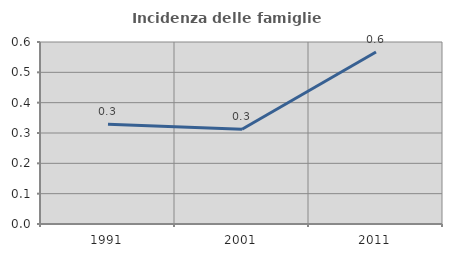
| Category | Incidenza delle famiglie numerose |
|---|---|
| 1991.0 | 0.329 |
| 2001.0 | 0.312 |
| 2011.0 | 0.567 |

=-=-=

• [What this task involves] Reproduce the records above word for word, without the images.

• [Output for this exercise]
| Category | Incidenza delle famiglie numerose |
|---|---|
| 1991.0 | 0.329 |
| 2001.0 | 0.312 |
| 2011.0 | 0.567 |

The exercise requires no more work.